[发明专利]用原核表达系统制备铜绿假单胞菌外膜蛋白OprF的方法

说明书

(一)技术领域

本发明属于医学研究领域，特别涉及一种用原核表达系统制备铜绿假单胞菌外膜蛋白OprF的方法。

(二)背景技术

铜绿假单胞菌是一种条件致病菌，其导致的感染占革兰阴性感染的10％，常继发于肿瘤、大面积创伤、烧伤及使用免疫抑制剂等机体免疫力低下患者，感染类型多样，可侵害呼吸道、消化道、泌尿系统、骨髓和皮肤等。

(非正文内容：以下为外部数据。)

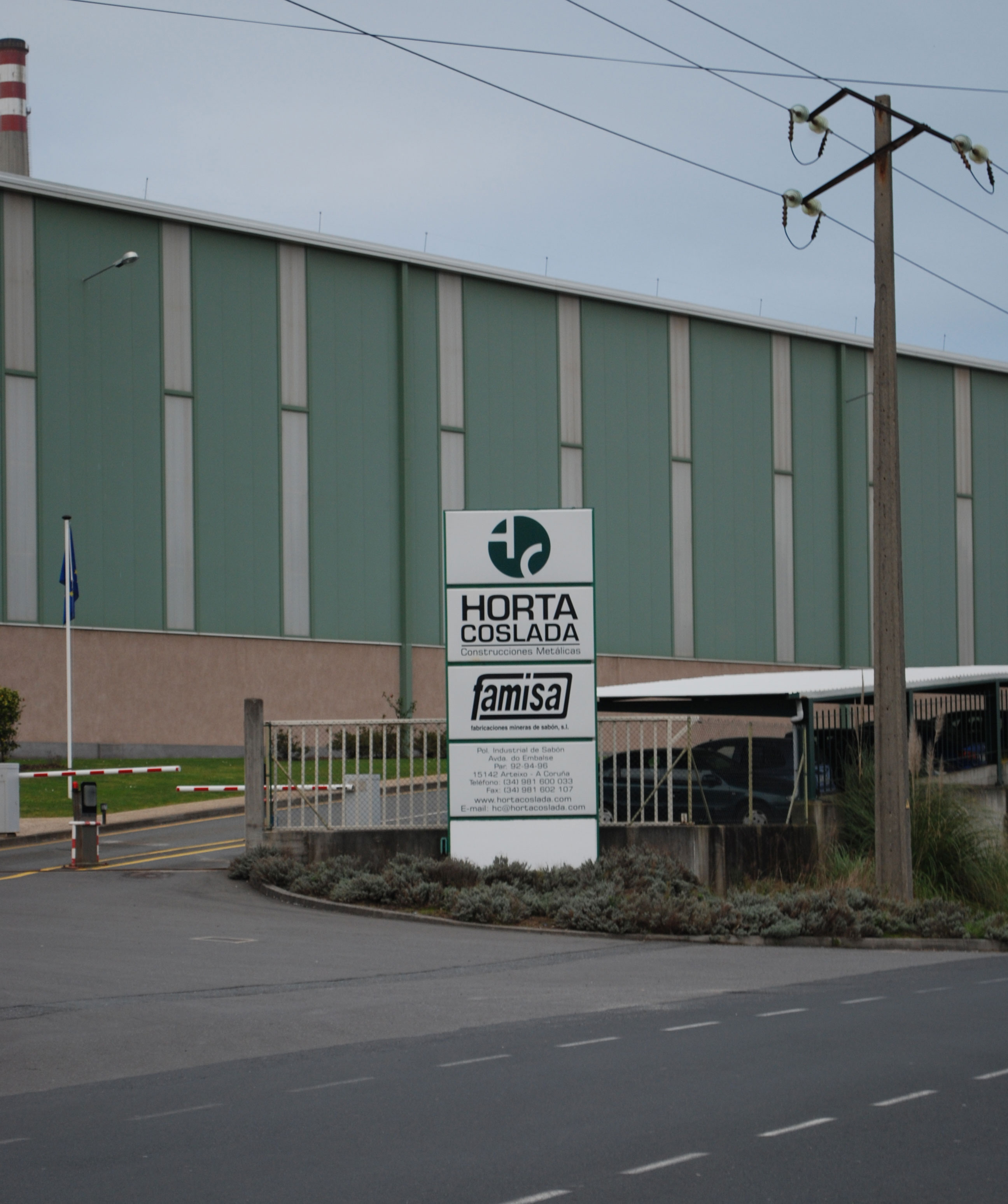 Empresa Horta Coslada polígono de Sabón Arteixo A Coruña Galiza Spain

关于铜绿假单胞菌的检测，目前实验室多用传统的细菌培养方法。随着免疫学方法的快速发展，如何用抗原抗体的特异性反应快速有效的检测铜绿假单胞菌感染，已被研究人员广泛关注。

铜绿假单胞菌含有两种主要的抗原性细胞外膜成分：脂多糖类和外膜蛋白。OprF及其抗体可以作为免疫预防和快速检测的工具，是因为它具有以下优点：1.暴露于菌体表面，具有较高的免疫原性；2.在遗传上具有较高的保守性，其疫苗可与17种不同的血清型铜绿假单胞菌具有较好的交叉免疫性。

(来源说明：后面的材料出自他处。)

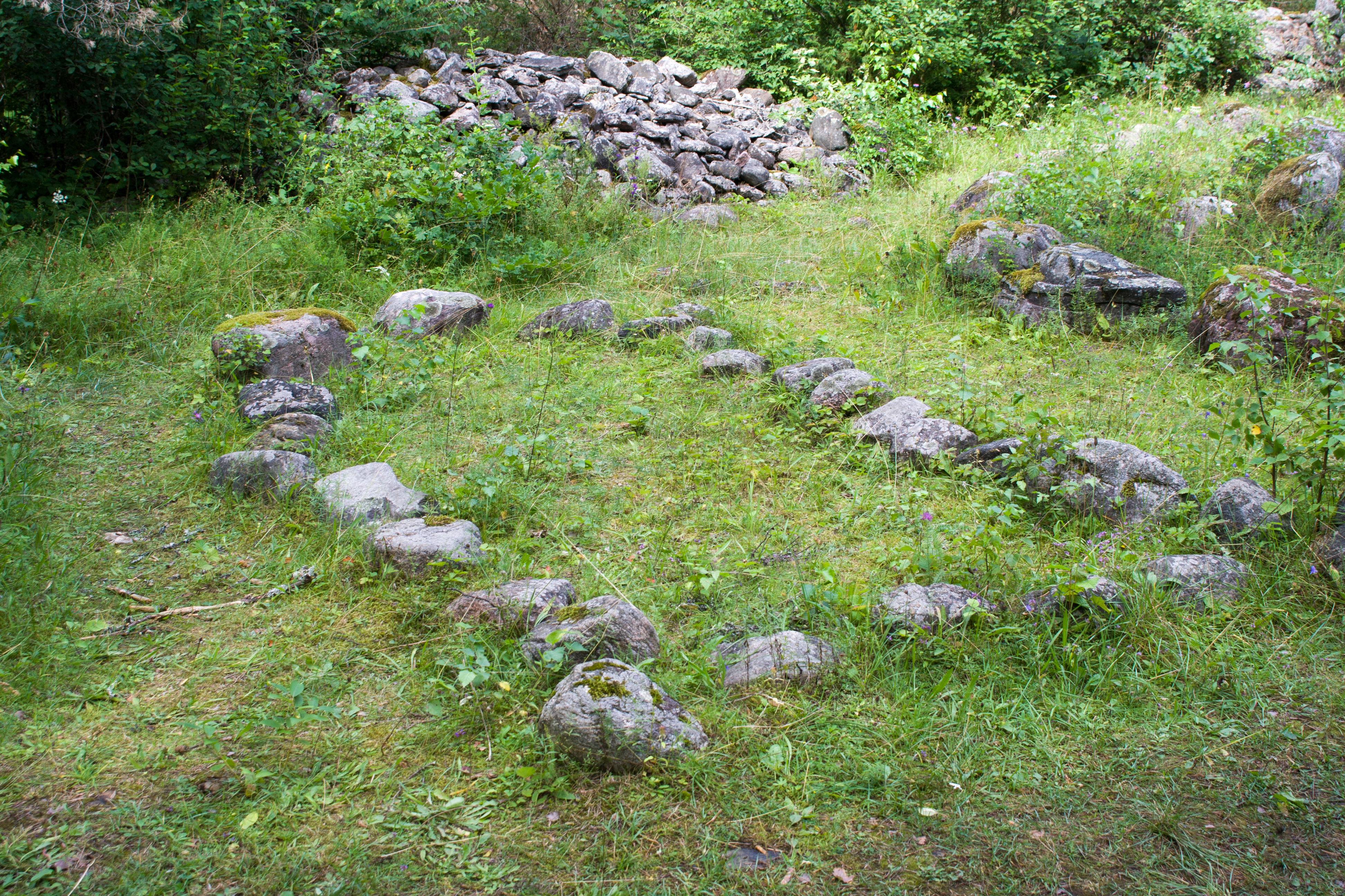 Kivikalme "Ussimätas", "Ussimägi"

在20多种铜绿假单胞菌外膜蛋白中，OprF是免疫原性较强的一种。已有研究证明，OprF羧基端暴露于菌体表面，抗原决定簇较多，免疫原性更强。

(三)发明内容

本发明为了弥补现有技术的不足，提供了一种特异性高、检测速度快的用原核表达系统制备铜绿假单胞菌外膜蛋白OprF的方法。

本发明是通过如下技术方案实现的：

一种用原核表达系统制备铜绿假单胞菌外膜蛋白OprF的方法，主要包括如下步骤：

(1)从铜绿假单胞菌中提取基因组DNA，通过PRC(聚合酶链式反应)扩增OprF羧基端，并将其克隆至原核表达载体pET28b中，构建重组表达载体pET28b-OprF；

(2)重组质粒经酶切和序列测定后，转化E.coli BL21，IPTG(异丙基-β-D-硫代半乳糖苷)诱导表达，进行SDS-PAGE(聚丙烯酰氨凝胶电泳)检测；

(3)经Ni-NTA亲和层析柱纯化后得到元和表达的OprF蛋白。

所述扩增OprF羧基端采用的引物为上游引物5’-TCGAAGCTTGCTCCGGCTCCGGAAC CGGTTGCCG AC-3’(HindIII)和下游引物5’-ACCTCGAGTTCAA CGCGACGGTT GA AGCGCG-3’(XholI)。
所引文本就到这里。